Hm, why is bit necessary though? What's wrong with specifying ucnt == 0
with EFD_SEMAPHORE? This also looks like a (very low potential) uapi
break.
Christian Brauner July 11, 2023, 9:46 a.m. UTC | #6
On Sun, 09 Jul 2023 14:54:51 +0800, wenyang.linux@foxmail.com wrote:
> For eventfd with flag EFD_SEMAPHORE, when its ctx->count is 0, calling
> eventfd_ctx_do_read will cause ctx->count to overflow to ULLONG_MAX.
> 
> 

I've tweaked the commit message to explain how an underflow can happen.
And for now I dropped that bit:

diff --git a/fs/eventfd.c b/fs/eventfd.c
index 10a101df19cd..33a918f9566c 100644
--- a/fs/eventfd.c
+++ b/fs/eventfd.c
@@ -269,8 +269,6 @@ static ssize_t eventfd_write(struct file *file, const char __user *buf, size_t c
                return -EFAULT;
        if (ucnt == ULLONG_MAX)
                return -EINVAL;
-       if ((ctx->flags & EFD_SEMAPHORE) && !ucnt)
-               return -EINVAL;
        spin_lock_irq(&ctx->wqh.lock);
        res = -EAGAIN;
        if (ULLONG_MAX - ctx->count > ucnt)

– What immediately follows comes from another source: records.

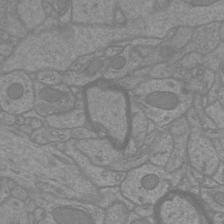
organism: Mouse
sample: Cortical neurons
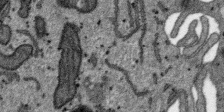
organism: Human
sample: Lung epithelial cells, uninfected (mock) control
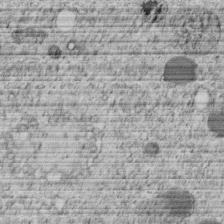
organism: C. elegans
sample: C. elegans embryo early stage
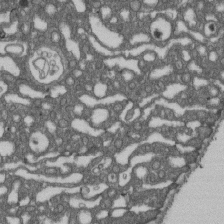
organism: Drosophila
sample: Nephrocyte
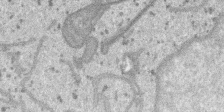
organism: Human
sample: Lung epithelial cells infected with SARS-CoV-2
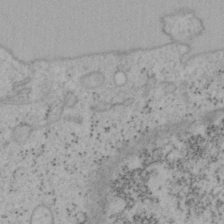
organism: Human
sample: HeLa cells
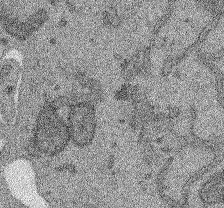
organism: Human
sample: HeLa cells
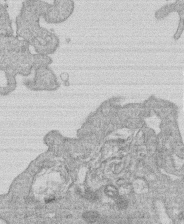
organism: Human
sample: Macrophage cells
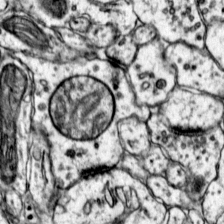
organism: Mouse
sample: Primary visual cortex
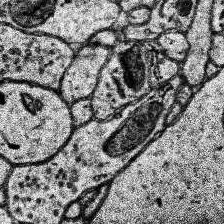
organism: Human
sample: Temporal Lobe
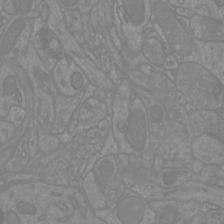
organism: Mouse
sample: Cortical neurons
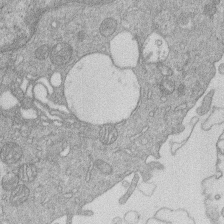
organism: Human
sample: Macrophage cells
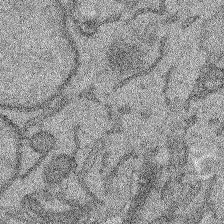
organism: Human
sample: HeLa cells
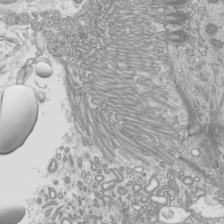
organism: Mouse
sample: Cilia; mouse epididymis
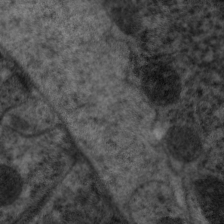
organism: C. elegans
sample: Pharynx
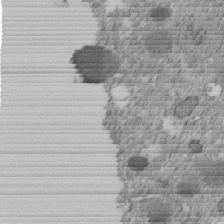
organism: C. elegans
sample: C. elegans embryo early stage
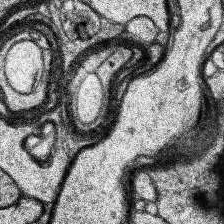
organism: Human
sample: Temporal Lobe
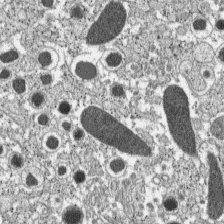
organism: C57BL Mouse
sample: Pancreatic islet
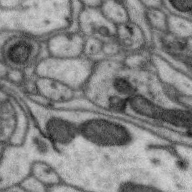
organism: Zebra finch
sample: Brain
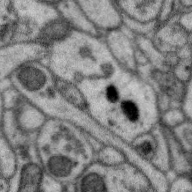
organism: Zebra finch
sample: Brain
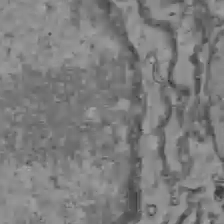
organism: C57BL Mouse
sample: Liver
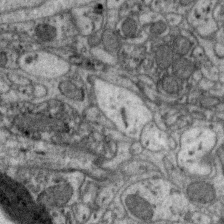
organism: Zebra finch
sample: Brain
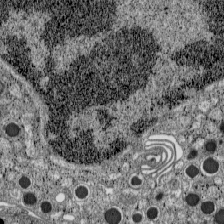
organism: C57BL Mouse
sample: Pancreatic islet
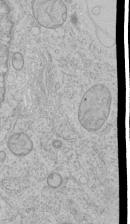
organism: Human
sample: Mitochondria in HCT116 cells
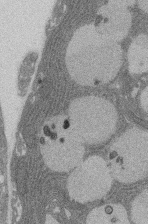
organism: Rat
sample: Salivary granule
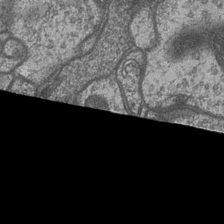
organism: Drosophila
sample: Optic medulla
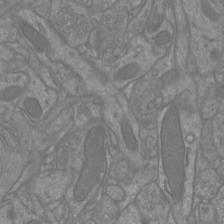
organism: Mouse
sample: Cortical neurons
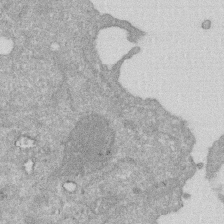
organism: Human
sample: HIV infected U937 cells
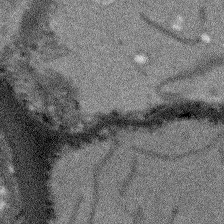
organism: Arabidopsis thaliana
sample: Root tip
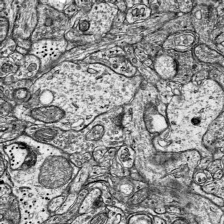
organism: Mouse
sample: Visual Cortex
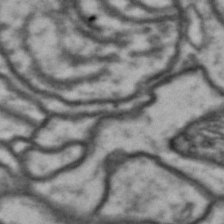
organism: Drosophila
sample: Brain
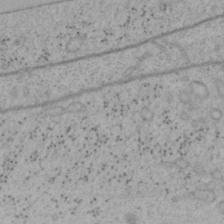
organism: Human
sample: HeLa cells
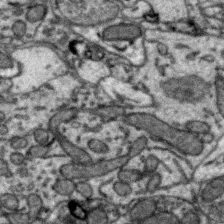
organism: Zebra finch
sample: Brain
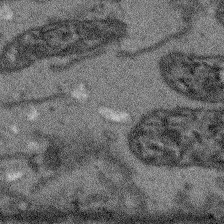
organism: Arabidopsis thaliana
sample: Root tip
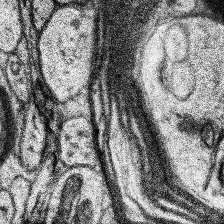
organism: Human
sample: Temporal Lobe
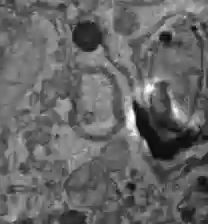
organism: C57BL Mouse
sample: Liver
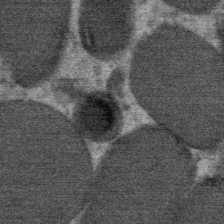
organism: Mouse
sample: Mouse Salivary gland
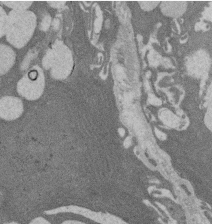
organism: Rat
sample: Salivary granule
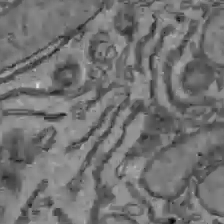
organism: C57BL Mouse
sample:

because I don't yet understand why that should be forbidden. Please
explain the reason for wanting that check in there and I can add it back.
I might just be missing the obvious.

---

Applied to the vfs.misc branch of the vfs/vfs.git tree.
Patches in the vfs.misc branch should appear in linux-next soon.

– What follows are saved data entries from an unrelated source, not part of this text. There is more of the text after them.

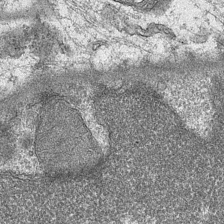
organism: Mouse
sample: CA1 Hippocampus
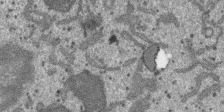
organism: Human
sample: Lung epithelial cells infected with SARS-CoV-2
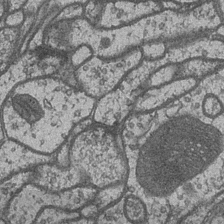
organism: Drosophila
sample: Optic medulla
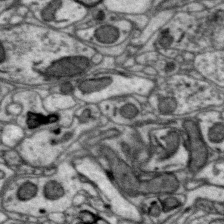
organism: Zebra finch
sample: Brain
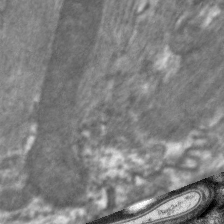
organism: C. elegans
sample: Pharynx
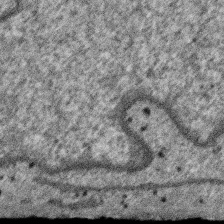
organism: Human
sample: Lung epithelial cells infected with SARS-CoV-2
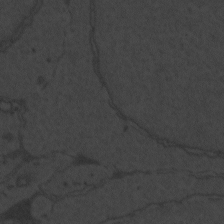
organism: Zebrafish
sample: Macrophage infected with Toxoplasma gondii
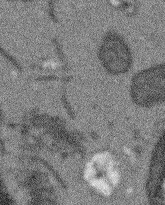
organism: Arabidopsis thaliana
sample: Root tip
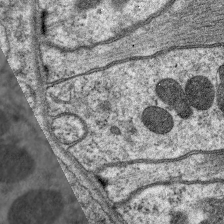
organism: C. elegans
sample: Pharynx
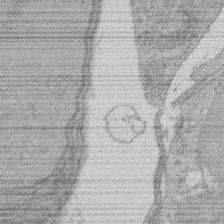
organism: Rat
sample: Salivary granule
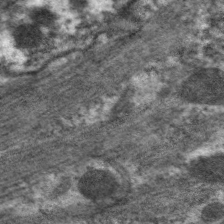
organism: C. elegans
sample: Pharynx
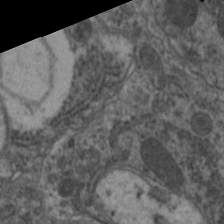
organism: C. elegans
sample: Pharynx
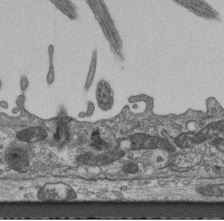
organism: Mouse
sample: Centriole in ependymal cells
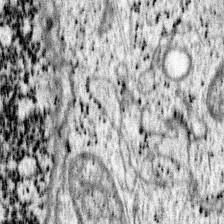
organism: Human
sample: HeLa cells
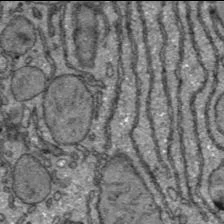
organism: C57BL Mouse
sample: Liver
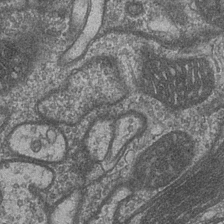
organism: Drosophila
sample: Optic medulla
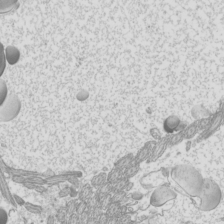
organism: Mouse
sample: Cilia; mouse epididymis
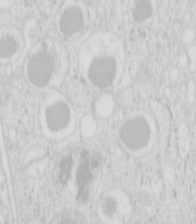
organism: Mouse
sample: Pancreas
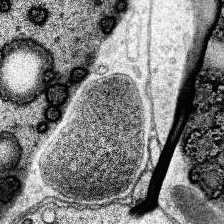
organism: Human
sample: Temporal Lobe

Please report any outstanding bugs that were missed during review in a
new review to the original patch series allowing us to drop it.

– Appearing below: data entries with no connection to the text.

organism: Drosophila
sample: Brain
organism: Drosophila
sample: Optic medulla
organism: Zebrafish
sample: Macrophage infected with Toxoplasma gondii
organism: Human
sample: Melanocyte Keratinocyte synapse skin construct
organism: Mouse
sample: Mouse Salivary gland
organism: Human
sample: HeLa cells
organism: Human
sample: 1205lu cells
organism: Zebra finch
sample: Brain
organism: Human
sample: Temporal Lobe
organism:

It's encouraged to provide Acked-bys and Reviewed-bys even though the
patch has now been applied. If possible patch trailers will be updated.

Note that commit hashes shown below are subject to change due to rebase,
trailer updates or similar. If in doubt, please check the listed branch.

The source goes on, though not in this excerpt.